=== ASSIGNED TASK ===
Every line between the one containing "Opravená chalupa u silnice v Holkovicích." and the last line of the data, both included, is to be set down exactly, and pictures are to be omitted.

=== DATASET SECTION ===
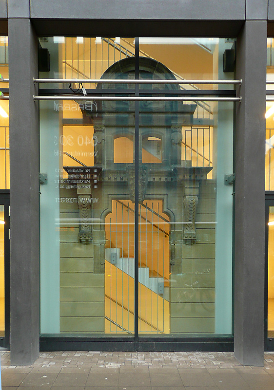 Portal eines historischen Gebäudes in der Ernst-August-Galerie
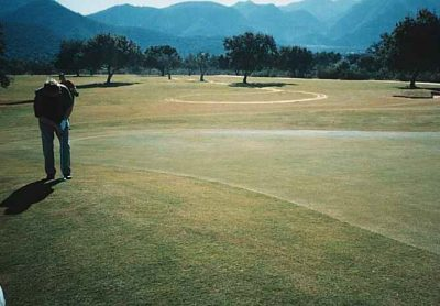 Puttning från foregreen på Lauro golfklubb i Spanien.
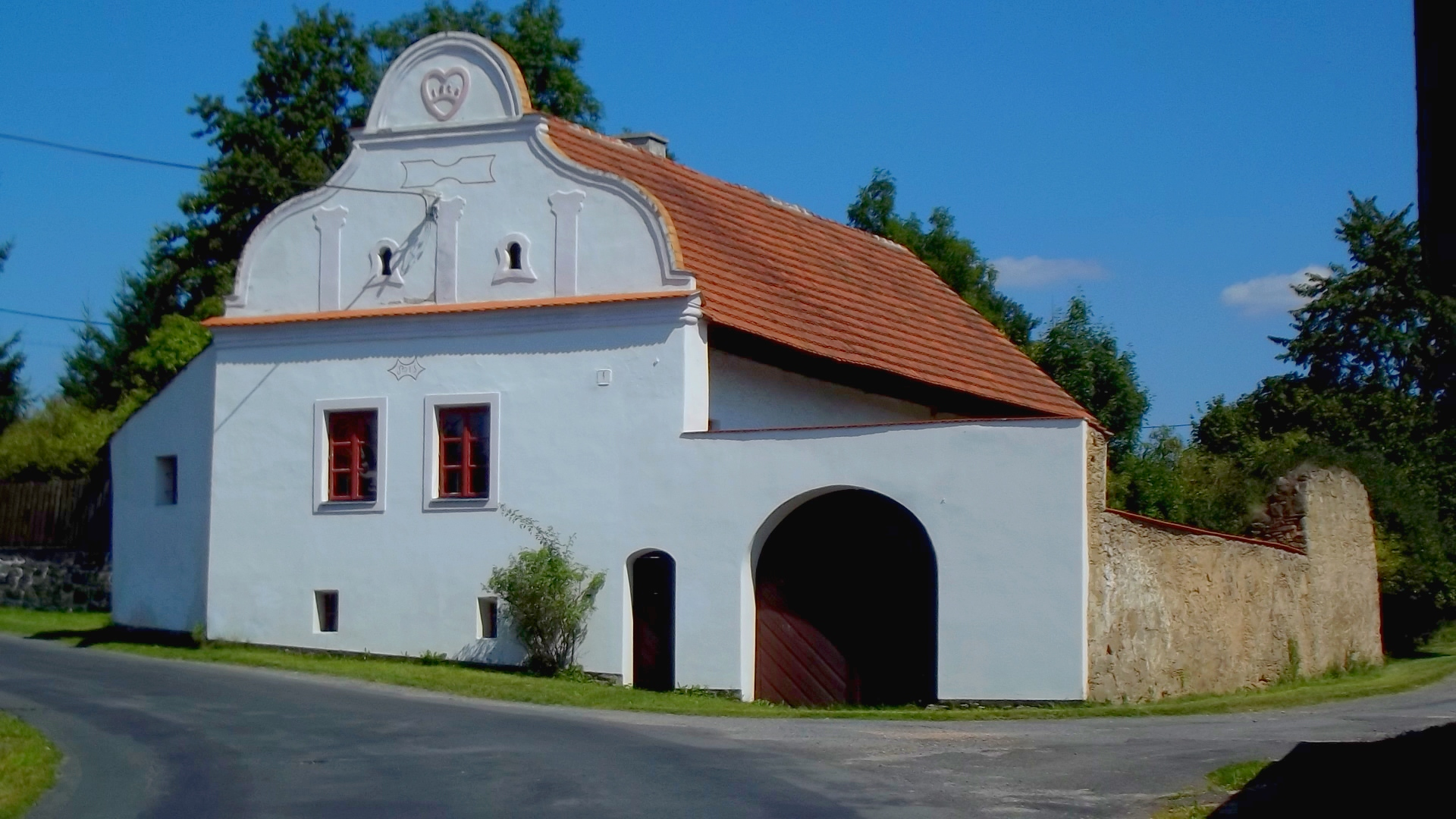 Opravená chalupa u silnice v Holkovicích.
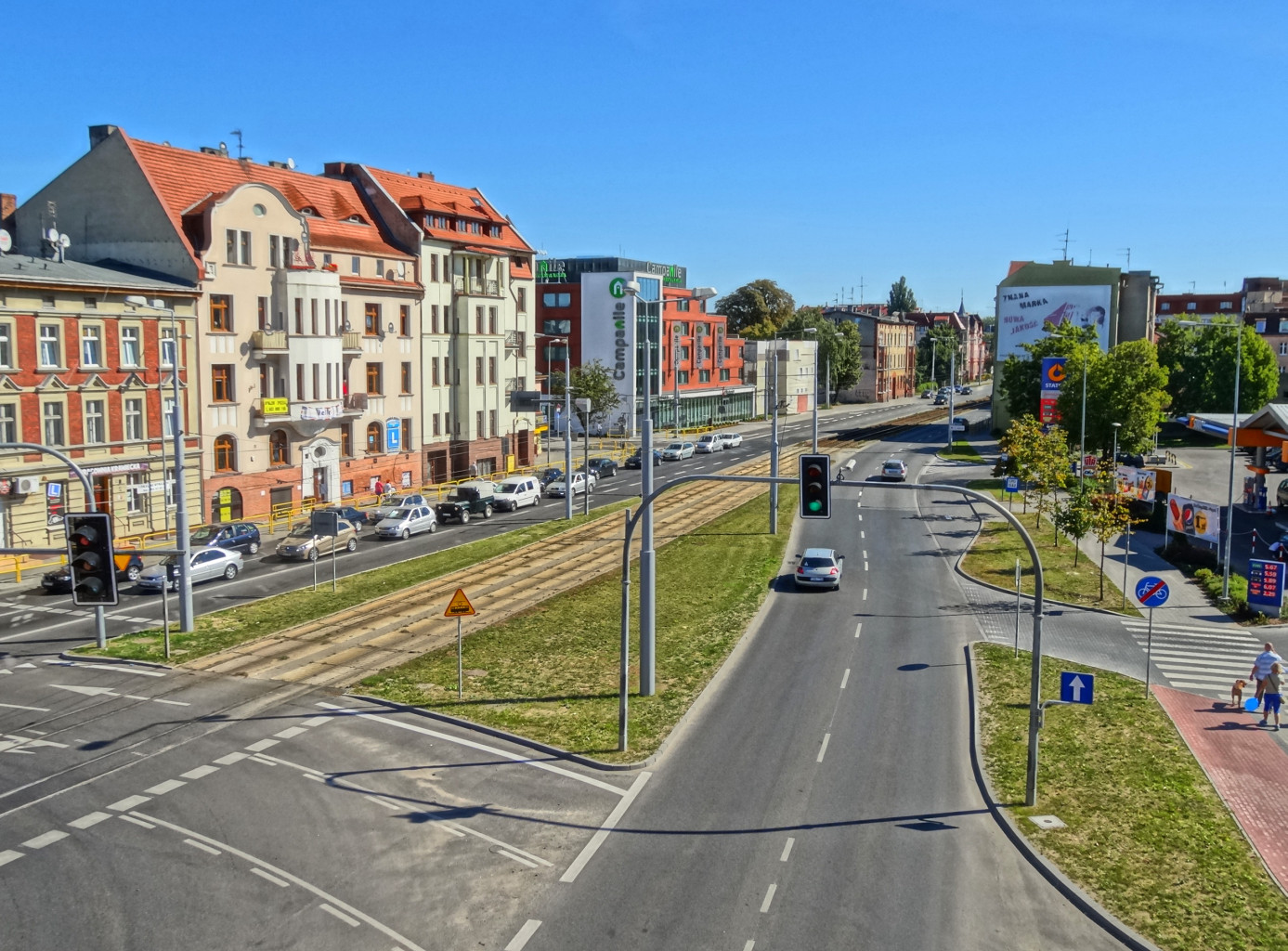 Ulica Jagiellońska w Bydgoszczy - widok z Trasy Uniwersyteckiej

=== RESULT OF THIS TASK ===
 Opravená chalupa u silnice v Holkovicích.
 Ulica Jagiellońska w Bydgoszczy - widok z Trasy Uniwersyteckiej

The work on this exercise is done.